Cho likes to drive the point home that at this stage, what founders are investing in is their recruiter’s time and efficiency. “Real recruiting is relationship-based, and that takes a significant portion of time. Investing in powerful tools can lift the burden of recruiters manually manipulating spreadsheets and give them that time back to focus on relationship building.”

If you are working with a bit more flexible budget or have founders that have committed resources to building out a robust headcount model, you may be able to lift the burden of some of this documentation with bespoke hiring funnel tools. If you’re not sure what is out there, Cho lists a couple of trusty shortcuts to lean on:

  • CRM software that is built specifically for talent teams (Like Gem, Talent Wall or Ashby)
  • Asking developers on your team to create an internal data warehouse, where querying specific data is possible.
  • Bringing in outside help, such as recruiting agencies, to focus on hiring outcomes so you can focus on the data and strategic side.

“These tools help to capture data that is critical to your model, but recruiters still have to build a robust data warehouse to manage this,” Cho says.

It’s not hard to imagine the level of detail this model can distill down to. All of this data, when routinely inputted and checked, can lead to fairly complex models to help talent leaders run analyses in the backend.

“You’ll start to have a level of confidence in your plan’s output that is unmatched,” Cho says. “It doesn’t happen overnight. It takes many months and years to get there. But with the proper data input from the start, this is the path your model can take.”
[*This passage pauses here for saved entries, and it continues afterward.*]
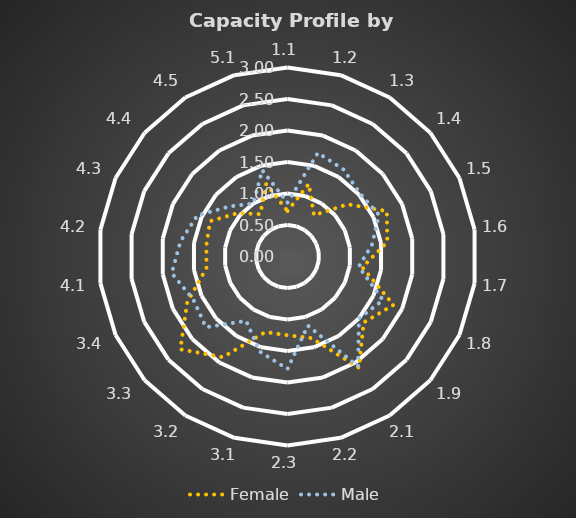
| Category | Female | Male |
|---|---|---|
| 1.1 | 0.722 | 0.857 |
| 1.2 | 1.2 | 1.714 |
| 1.3 | 0.778 | 1.643 |
| 1.4 | 1.267 | 1.524 |
| 1.5 | 1.733 | 1.595 |
| 1.6 | 1.6 | 1.357 |
| 1.7 | 1.2 | 1.143 |
| 1.8 | 1.85 | 1.667 |
| 1.9 | 1.6 | 1.5 |
| 2.1 | 2.1 | 2.071 |
| 2.2 | 1.35 | 1.143 |
| 2.3 | 1.25 | 1.786 |
| 3.1 | 1.25 | 1.571 |
| 3.2 | 1.9 | 1.214 |
| 3.3 | 2.25 | 1.714 |
| 3.4 | 1.75 | 1.643 |
| 4.1 | 1.3 | 1.857 |
| 4.2 | 1.3 | 1.714 |
| 4.3 | 1.35 | 1.571 |
| 4.4 | 1.05 | 1.214 |
| 4.5 | 0.8 | 1 |
| 5.1 | 1.2 | 1.429 |
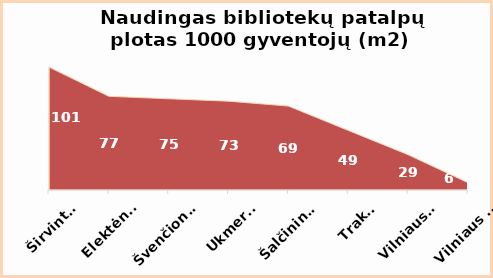
| Category | Series 0 |
|---|---|
| Širvintos | 101 |
| Elektėnai | 77 |
| Švenčionys | 75 |
| Ukmergė | 73 |
| Šalčininkai | 69 |
| Trakai | 49 |
| Vilniaus r. | 29 |
| Vilniaus m. | 6 |

If someone were to come to you and say “I want to hire a director of engineering for our company that can manage a team of 20,” you have a model that can pretty accurately tell them how long and what resources it would take for that to happen. That’s what ultimately makes the recruiting team credible.

In Cho’s experience, he’s too often seen talent acquisition cast off as either a service or an administrative function. This has a domino effect on how recruiters view their role in the organization.

The expectations laid on recruiters have been to deliver on hires, and that’s it. Full stop — no other value proposition,” Cho says. “And so early talent leaders are caught between having to execute on the needs of the business (just fill 20 requisitions) and their performance is gauged on whether you filled them or not.”

He encourages founders and other senior leaders to place less emphasis on quantity and more on filling roles in a high-quality way.

Instead of the talent team asking, ‘Can we deliver against these goals?’ talent leaders should feel empowered to ask, ‘But is this goal right for the organization?’